One tidbit of information that was “left on the cutting room floor” from that article is the success story of a distributed antenna system (DAS) installation project at Hartsfield-Jackson Atlanta International Airport. The airport is about a 5.8-million square-foot facility. ADC’s vice president of product management John Spindler, who is quoted in the article, recalls the Hartsfield-Jackson project. “Even at 5.8-million square feet the job was completed in a span of about 12 weeks. It was properly planned up front and all security clearances had been arranged.

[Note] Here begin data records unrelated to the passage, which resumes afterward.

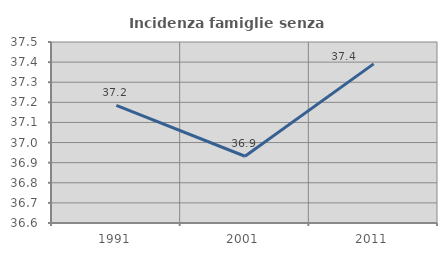
| Category | Incidenza famiglie senza nuclei |
|---|---|
| 1991.0 | 37.185 |
| 2001.0 | 36.932 |
| 2011.0 | 37.391 |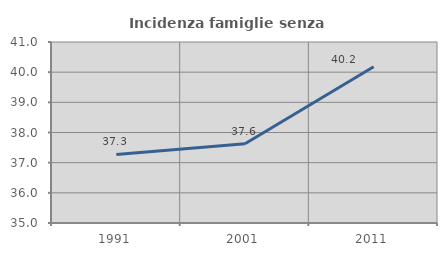
| Category | Incidenza famiglie senza nuclei |
|---|---|
| 1991.0 | 37.273 |
| 2001.0 | 37.63 |
| 2011.0 | 40.179 |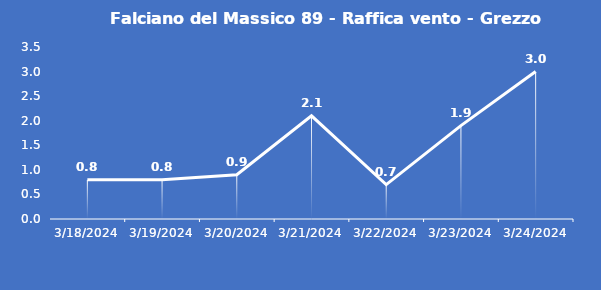
| Category | Falciano del Massico 89 - Raffica vento - Grezzo (m/s) |
|---|---|
| 3/18/24 | 0.8 |
| 3/19/24 | 0.8 |
| 3/20/24 | 0.9 |
| 3/21/24 | 2.1 |
| 3/22/24 | 0.7 |
| 3/23/24 | 1.9 |
| 3/24/24 | 3 |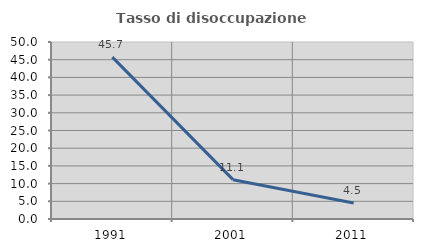
| Category | Tasso di disoccupazione giovanile  |
|---|---|
| 1991.0 | 45.714 |
| 2001.0 | 11.111 |
| 2011.0 | 4.545 |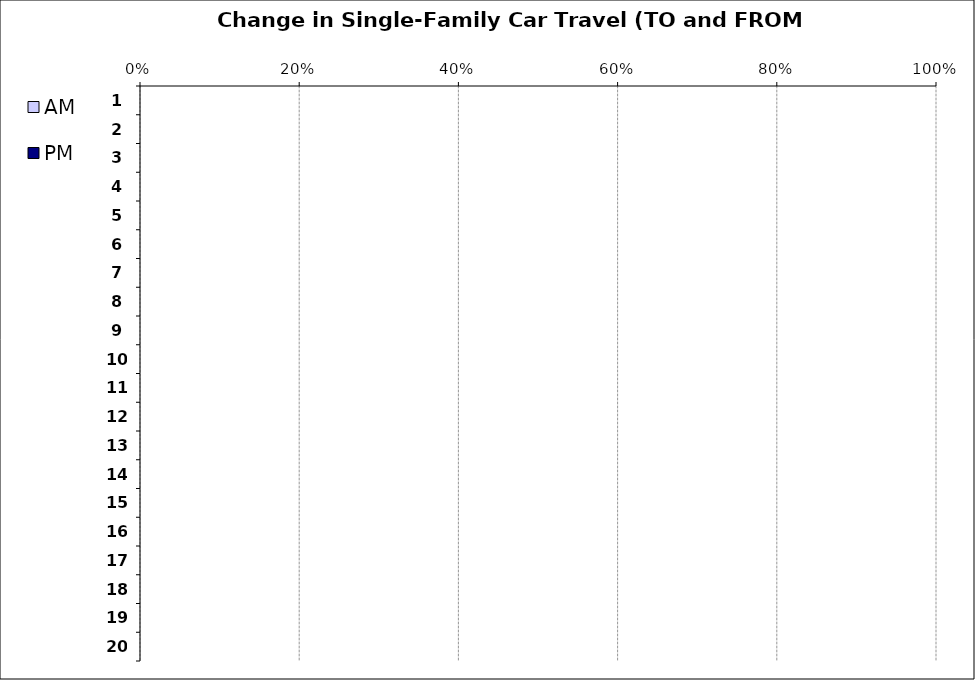
| Category | AM | PM |
|---|---|---|
| 1.0 | 0 | 0 |
| 2.0 | 0 | 0 |
| 3.0 | 0 | 0 |
| 4.0 | 0 | 0 |
| 5.0 | 0 | 0 |
| 6.0 | 0 | 0 |
| 7.0 | 0 | 0 |
| 8.0 | 0 | 0 |
| 9.0 | 0 | 0 |
| 10.0 | 0 | 0 |
| 11.0 | 0 | 0 |
| 12.0 | 0 | 0 |
| 13.0 | 0 | 0 |
| 14.0 | 0 | 0 |
| 15.0 | 0 | 0 |
| 16.0 | 0 | 0 |
| 17.0 | 0 | 0 |
| 18.0 | 0 | 0 |
| 19.0 | 0 | 0 |
| 20.0 | 0 | 0 |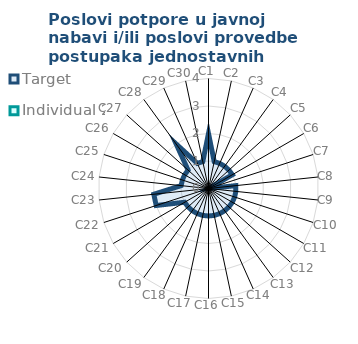
| Category | Target | Individual 2 |
|---|---|---|
| C1 | 2 | 0 |
| C2 | 1 | 0 |
| C3 | 1 | 0 |
| C4 | 1 | 0 |
| C5 | 1 | 0 |
| C6 | 1 | 0 |
| C7 | 0 | 0 |
| C8 | 1 | 0 |
| C9 | 1 | 0 |
| C10 | 1 | 0 |
| C11 | 1 | 0 |
| C12 | 1 | 0 |
| C13 | 1 | 0 |
| C14 | 1 | 0 |
| C15 | 1 | 0 |
| C16 | 1 | 0 |
| C17 | 1 | 0 |
| C18 | 1 | 0 |
| C19 | 1 | 0 |
| C20 | 1 | 0 |
| C21 | 1 | 0 |
| C22 | 2 | 0 |
| C23 | 2 | 0 |
| C24 | 1 | 0 |
| C25 | 1 | 0 |
| C26 | 1 | 0 |
| C27 | 1 | 0 |
| C28 | 2 | 0 |
| C29 | 1 | 0 |
| C30 | 1 | 0 |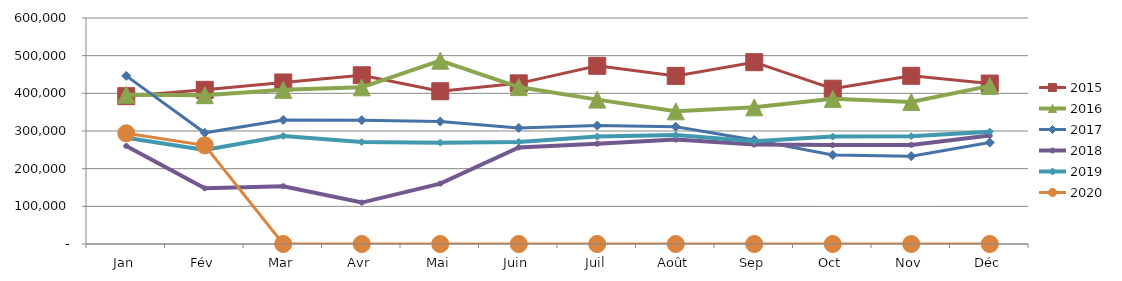
| Category | 2015 | 2016 | 2017 | 2018 | 2019 | 2020 |
|---|---|---|---|---|---|---|
| Jan | 392455.386 | 396263.914 | 446281.806 | 260114.073 | 282172.738 | 293841.353 |
| Fév | 409347.179 | 395175.975 | 295222.519 | 148036.843 | 249871.665 | 261954.608 |
| Mar | 428838.698 | 409222.091 | 329338.872 | 153395.928 | 286777.302 | 0 |
| Avr | 448014.817 | 415901.642 | 328702.589 | 109982.902 | 270782.686 | 0 |
| Mai | 405528.286 | 486763.336 | 325158.457 | 160382.707 | 269027.301 | 0 |
| Juin | 426462.87 | 416602.613 | 308100.463 | 256426.409 | 271108.83 | 0 |
| Juil | 473107.942 | 383313.72 | 314407.38 | 266269.669 | 285234.508 | 0 |
| Août | 446267.927 | 352198.565 | 311304.785 | 277231.878 | 289072.19 | 0 |
| Sep | 482677.503 | 362763.978 | 276260.727 | 263963.731 | 272549.159 | 0 |
| Oct | 412311.701 | 385353.331 | 236379.756 | 262549.621 | 285123.451 | 0 |
| Nov | 446526.169 | 377201.543 | 233251.128 | 263155.863 | 286119.242 | 0 |
| Déc | 425963.85 | 419714.854 | 269424.356 | 287963.859 | 298314.346 | 0 |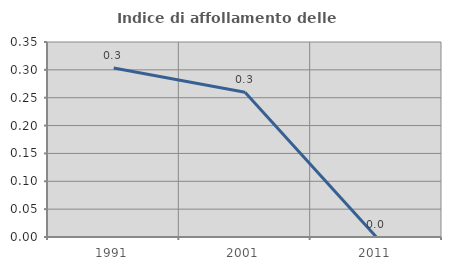
| Category | Indice di affollamento delle abitazioni  |
|---|---|
| 1991.0 | 0.303 |
| 2001.0 | 0.26 |
| 2011.0 | 0 |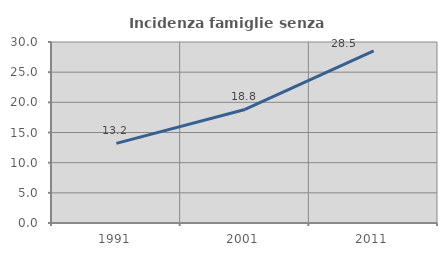
| Category | Incidenza famiglie senza nuclei |
|---|---|
| 1991.0 | 13.194 |
| 2001.0 | 18.823 |
| 2011.0 | 28.54 |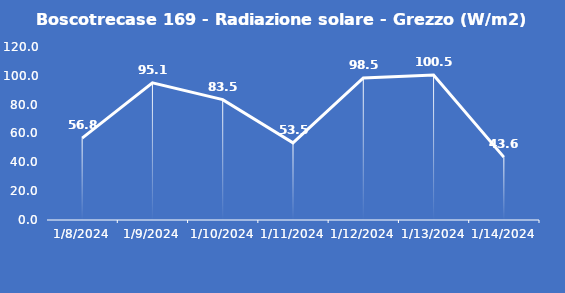
| Category | Boscotrecase 169 - Radiazione solare - Grezzo (W/m2) |
|---|---|
| 1/8/24 | 56.8 |
| 1/9/24 | 95.1 |
| 1/10/24 | 83.5 |
| 1/11/24 | 53.5 |
| 1/12/24 | 98.5 |
| 1/13/24 | 100.5 |
| 1/14/24 | 43.6 |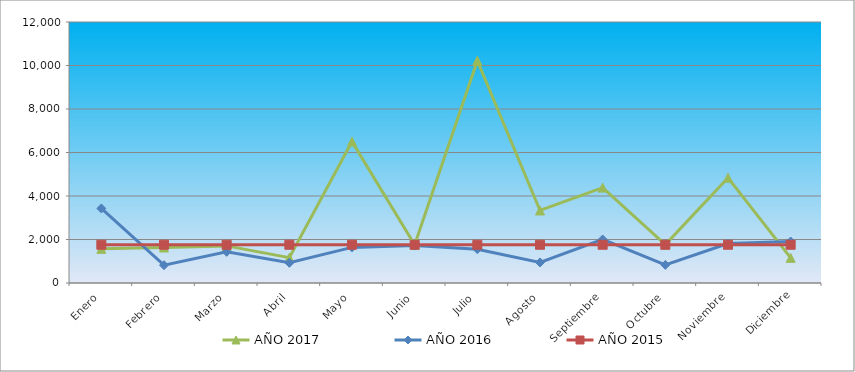
| Category | AÑO 2017 | AÑO 2016 | AÑO 2015 |
|---|---|---|---|
| Enero | 1570.599 | 3428.432 | 1757.945 |
| Febrero | 1632.191 | 818.683 | 1757.945 |
| Marzo | 1706.102 | 1432.695 | 1757.945 |
| Abril | 1165.091 | 927.414 | 1757.945 |
| Mayo | 6500.501 | 1637.365 | 1757.945 |
| Junio | 1755.376 | 1720.513 | 1757.945 |
| Julio | 10220.78 | 1554.218 | 1757.945 |
| Agosto | 3335.097 | 946.602 | 1757.945 |
| Septiembre | 4385.068 | 2001.935 | 1757.945 |
| Octubre | 1767.694 | 831.475 | 1757.945 |
| Noviembre | 4840.152 | 1816.452 | 1757.945 |
| Diciembre | 1157.932 | 1905.996 | 1757.945 |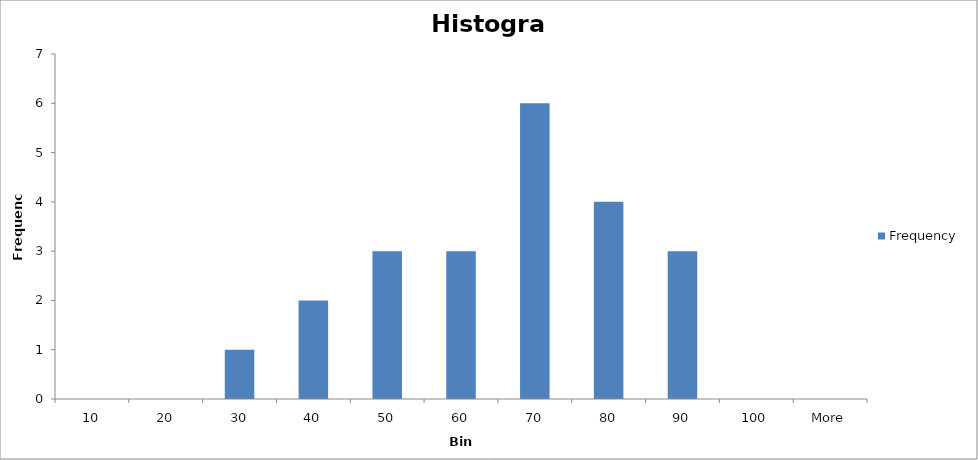
| Category | Frequency |
|---|---|
| 10 | 0 |
| 20 | 0 |
| 30 | 1 |
| 40 | 2 |
| 50 | 3 |
| 60 | 3 |
| 70 | 6 |
| 80 | 4 |
| 90 | 3 |
| 100 | 0 |
| More | 0 |

“There are more than 700 antennas, 8 kilometers of fiber-optic cable, 65 kilometers of twisted-pair cable, and 16 kilometers of coaxial cable,” in the facility. Spindler adds, “It might not be a typical installation because it’s such a large facility, but it is a good example of the kinds of challenges that can be faced,” when installing indoor DAS systems. It’s also a good example of what can be accomplished with such systems.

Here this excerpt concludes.